Ultimately this character becomes his own rival, a celoso de sí
mismo. We may find also find a correspondence between Lotario and another
character in Góngora's play, Marcelo. Marcelo is in a difficult
predicament, forced (like Lotario) by friendship to participate in a drama
of deception that threatens to dishonor both Isabela (whom he does not know)
and Violante (whom he loves). At the same time, openly courting Violante,
Fabio's sister, represents an affront to Fabio's friendship, hospitality,
and honor. Critics have stated that in Cervantes we do not find the same
kind of rhetorical excess that characterizes Góngora's poetics (Smith
172-73). This observation would seem particularly apt in analyzing the
transformation and amplificatio that Cervantes's El curioso
undergoes, as novel becomes play in a double movement of imitation and
transformation that is typical of Góngora's aesthetics.

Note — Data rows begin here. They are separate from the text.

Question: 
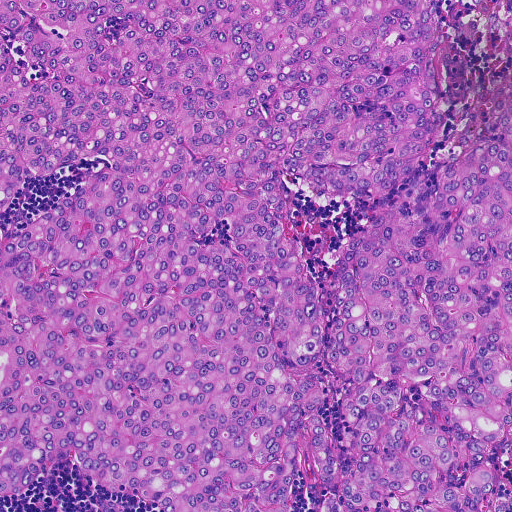
Lymph node section stained with H&E, from a whole-slide image of a breast-cancer sentinel node. Magnification about 10×, about 0.46 mm across the frame, about 0.91 µm per pixel.
About how much of this crop is taken up by metastatic carcinoma?

Choices:
 (A) about 10% to 20%
 (B) about 25% to 45%
 (C) about 50% or more
 (D) about 5% or less
 (E) none: no tumour is outlined

Answer: (C) about 50% or more
About 95% of the field is tumour.
The outlined metastatic tumour's edge, as a closed clockwise path of 17 points: (0, 0), (440, 0), (450, 34), (436, 63), (444, 125), (430, 154), (368, 200), (288, 180), (313, 276), (390, 198), (461, 154), (456, 139), (511, 85), (511, 442), (492, 448), (495, 511), (0, 511).
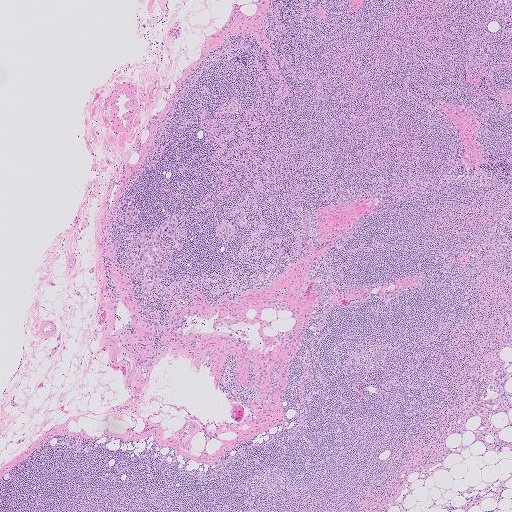
A 2.0-mm field of an H&E-stained sentinel lymph node from a breast-cancer patient (whole-slide image), shown at about 2.5×, about 4.0 µm per pixel.
Outlines of four tumour regions, largest first (closed clockwise paths, crop pixels): region 1: (171, 213), (177, 213), (183, 220), (186, 232), (180, 250), (171, 256), (164, 254), (164, 257), (171, 260), (168, 277), (162, 278), (148, 274), (140, 279), (137, 277), (134, 286), (130, 285), (127, 278), (135, 274), (127, 259), (127, 252), (137, 249), (137, 236), (141, 231), (158, 226); region 2: (130, 195), (135, 197), (132, 203), (138, 207), (138, 214), (131, 225), (124, 224), (119, 218), (115, 205), (120, 199); region 3: (230, 219), (234, 229), (232, 242), (225, 243), (221, 238), (215, 235), (214, 232), (220, 222); region 4: (245, 210), (248, 221), (248, 225), (247, 228), (243, 229), (237, 227), (235, 223), (237, 216), (239, 213), (242, 211).
Three more small tumour pieces are annotated here but not outlined.
The annotated tumour makes up under 5% of the crop.
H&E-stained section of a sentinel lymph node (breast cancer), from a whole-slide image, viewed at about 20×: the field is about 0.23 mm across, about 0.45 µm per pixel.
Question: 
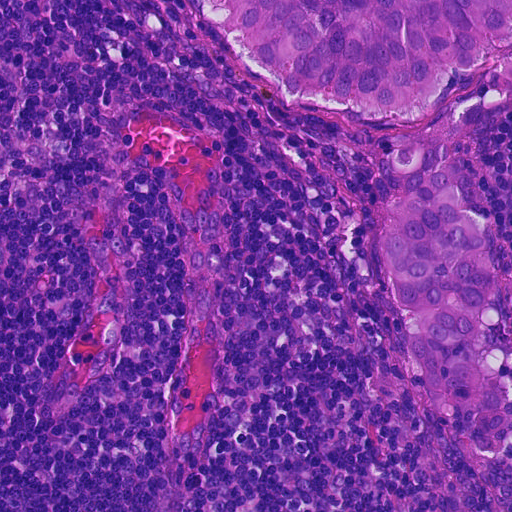
Roughly what share of this field is metastatic tumour?

Choices:
 (A) about 5% or less
 (B) about 25% to 45%
 (C) about 10% to 20%
 (D) about 50% or more
 (E) none: no tumour is outlined

Answer: (C) about 10% to 20%
About 20% of the field is tumour.
Two metastatic tumour regions, each outlined as a closed clockwise path in crop pixels (x, y), largest first: region 1: (193, 0), (511, 0), (511, 30), (480, 54), (472, 72), (454, 68), (438, 108), (420, 120), (314, 110), (294, 102), (241, 65), (220, 28), (202, 18); region 2: (440, 166), (460, 183), (486, 226), (497, 276), (468, 348), (480, 369), (504, 379), (506, 404), (500, 412), (475, 414), (430, 394), (391, 302), (392, 284), (380, 263), (378, 238), (385, 213), (413, 172).

Góngora adopts Cervantine strategies
in presenting the action of his play. In Las firmezas de Isabela,
we do not find a linear presentation of events that would seem most appropriate
for a comedia. Instead of the clear plot development that characterizes
Lope's plays, the audience and readers experience Góngora's play in
a fragmentary fashion. Just as in the Quijote Cervantes uses interpolated
stories, long philosophical disquisitions, and sudden interruptions of the
hero's adventures, so does Góngora delay the action through the
introduction of long lyric passages, confusing or partial information, and
interrupted dialogue. The convoluted plot in Las firmezas is further
complicated by the difficult culterano discourse used throughout the
play. As in Cervantes, the overall effect is to make readers more aware of
the fiction of the action that is being presented. Góngora shares
with Cervantes a desire to make the readers/spectators aware of the artifice
of literary production. As Marsha Collins states: Góngora transmutes
the audience into performers and mediators of fiction (9). This is
of course a typical strategy in Cervantes who repeatedly displays the
fiction of fiction and requires a more active involvement on the part
of his readers in recognizing literary
engaño.4
4 See
Ruth El Saffar's discussion of this aspect of Cervantes's tale in Distance
and Control in Don Quijote 68-79.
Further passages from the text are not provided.